Types of Networking Devices (Hubs, Switches and Routers)

1.   Hubs – These are used to connect devices in the same location into one collision domain. Hubs are not intelligent devices and cause unnecessary congestion on the network.
When a hub receives a frame, it replicates that frame and floods it out on all interfaces looking for the destination. It’s up to the hosts on the network to check the frame header and see who the packet is intended for!
This creates a lot of collisions and the end result is a slow network.
Hubs operate at Layer 1 of the OSI model.

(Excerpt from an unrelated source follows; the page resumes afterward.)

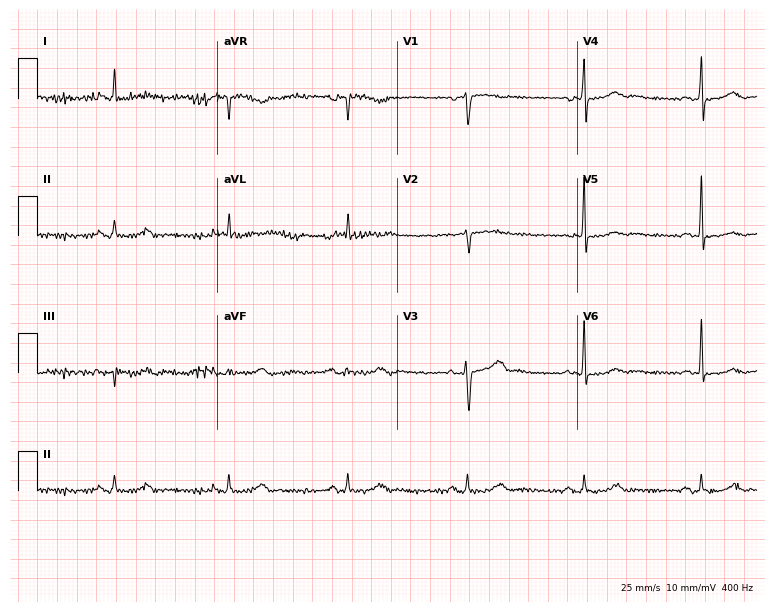
12-lead ECG from a 73-year-old female (7.3-second recording at 400 Hz). Shows sinus bradycardia (a sinus rate of 50 beats per minute or less).
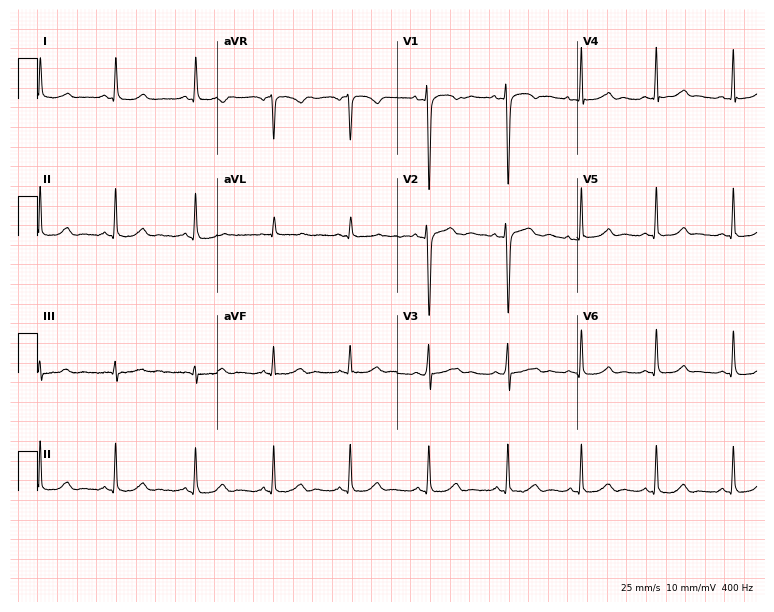
Electrocardiogram, a female patient, 24 years old. Overall reading on record: normal ECG.

2.   Bridges/Switches – Bridges were used before switches and in fact you can’t find a bridge on the market today. However switches and bridges do the same thing, i.e. breakup collision domains.
Switches create separate collision domains but a single broadcast domain.
Switches are intelligent devices and forward frames based on the destination MAC addresses.
Switches build MAC tables to help them do this intelligent forwarding of frames to destination hosts.
Switches operate at Layer 2 of the OSI model.
Switches are the best option to use when connection devices in a LAN (Local Area Network).

3.   Routers – These operate at Layer 3 of the OSI model and are used for packet switching.
Routers are used to segment broadcast domains.
Routers forward packets based on destination IP address as opposed to switches which use destination MAC addresses.
Routers are used to interconnect separate networks; e.g. Connect a LAN to the internet, Connect two LANs with different subnet ranges.